Intel launched the November 2023 upgrade to its MLPerf Training 3.1 outcomes and provided a 103% efficiency boost compared to their forecast of 90% back in June. There are just 3 accelerators that are presently sending GPT-3 outcomes on MLPerf today: Intel, NVIDIA and Google - making Intel's Gaudi 2 presently the only feasible option to NVIDIA's GPUs (is that even the right term any longer?) for MLPerf AI work.

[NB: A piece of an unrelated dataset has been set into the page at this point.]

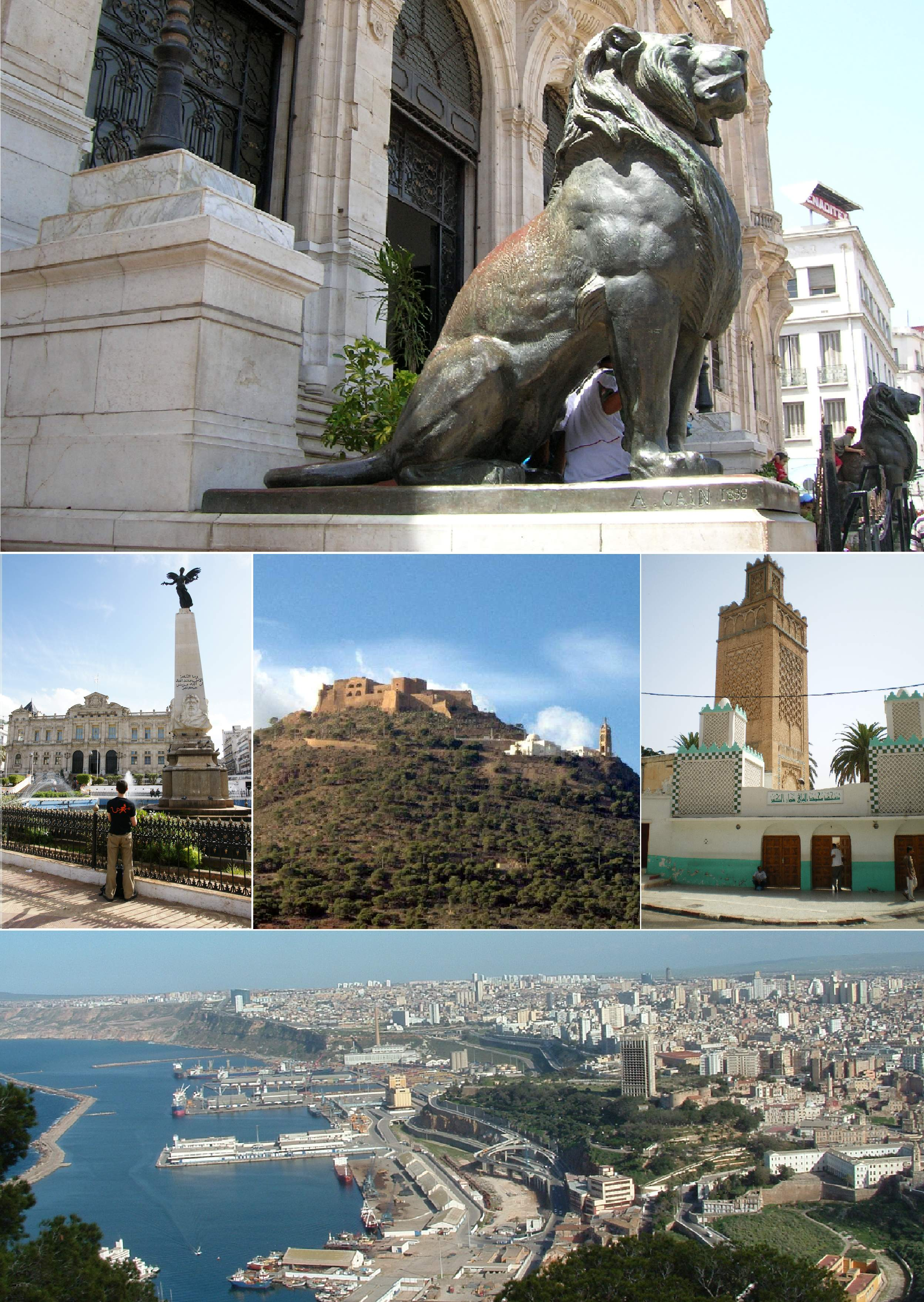 Les deux lions, Place 1er Novembre, Fort et Chapelle de Santa Cruz, Mosquée Bey Othmane, Vue générale

Intel showcases competitive price/performance to NVIDIA's cutting edge Hopper chips in most current MLPerf 3.1
Intel was likewise fast to point out that Xeon is the only CPU sending training outcomes on the MLPerf Benchmark. With no more ado here are the slides provided:
As you can see, Intel's Gaudi group at first predicted a 90%efficiency gain in FP8-however had the ability to provide a 103 %gain in GPT-3 market criteria, reducing their time to train in minutes(throughout 384 accelerators)from 311.94 minutes or 5.2 hours down to simply over 2 hours or 153.58 minutes. Intel likewise provided numerous slides to assist in TCO(overall expense of ownership)based choice making showcasing that the Gaudi 2 chip provides comparable efficiency to the NVIDIA H100 while having a lower server expense-making it competitive in price/performance. On GPTJ-99, Gaudi 2 shines a lot more- can be found in simply a little behind NVIDIA's brand-new Hopper chips. While the conversation back in June had to do with Gaudi 2 simply being a practical option to NVIDIA's chips and considerably behind H100(just trading blows with the older A100 design), now the Gaudi 2 chip is simply somewhat behind the H100 and GH200-96G setups. The H100 is simply 9 % faster while GH200-96G is simply 12%faster than Gaudi 2 in Server throughput criteria. This lead reaches 28% in offline criteria. Gaudi 2 exceeded A100 by near 2x in both cases.
Lastly, Intel likewise mentioned that the Xeon is the only CPU that is presently sending MLPerf criteria and highlighted on its dedication to AI work. 2 of 9 About the Intel Gaudi2 Results: Gaudi2 continues to be the only practical option to NVIDIA's H100 for AI calculate requirements, providing considerable price-performance. MLPerf results for Gaudi2 showed the AI accelerator's increasing training efficiency: Gaudi2 showed a 2x efficiency leap with the application of the FP8 information type on the v3.1 training GPT-3 standard, lowering time-to-train by majority compared to the June MLPerf standard, finishing the training in 153.58 minutes on 384 Intel Gaudi2 accelerators. The Gaudi2 accelerator supports FP8 in both E5M2 and E4M3 formats, with the alternative of postponed scaling when essential. Intel Gaudi2 showed training on the Stable Diffusion multi-modal design with 64 accelerators in 20.2 minutes, utilizing BF16. In future MLPerf training criteria, Stable Diffusion efficiency will be sent on the FP8 information type. On 8 Intel Gaudi2 accelerators, benchmark outcomes were 13.27 and 15.92 minutes for BERT and ResNet-50, respectively, utilizing BF16. About the 4th Gen Xeon Results:
Intel stays the only CPU supplier to send
MLPerf outcomes. The MLPerf results for 4th Gen Xeon highlighted its strong efficiency: Intel sent outcomes for RESNet50, RetinaNet, BERT and DLRM dcnv2. The 4th Gen Intel Xeon scalable processors'outcomes for ResNet50, RetinaNet and BERT resembled the strong out-of-box efficiency outcomes sent for the June 2023 MLPerf standard. DLRM dcnv2 is a brand-new design from June's submission, with the CPU showing a time-to-train submission of 227 minutes utilizing just 4 nodes.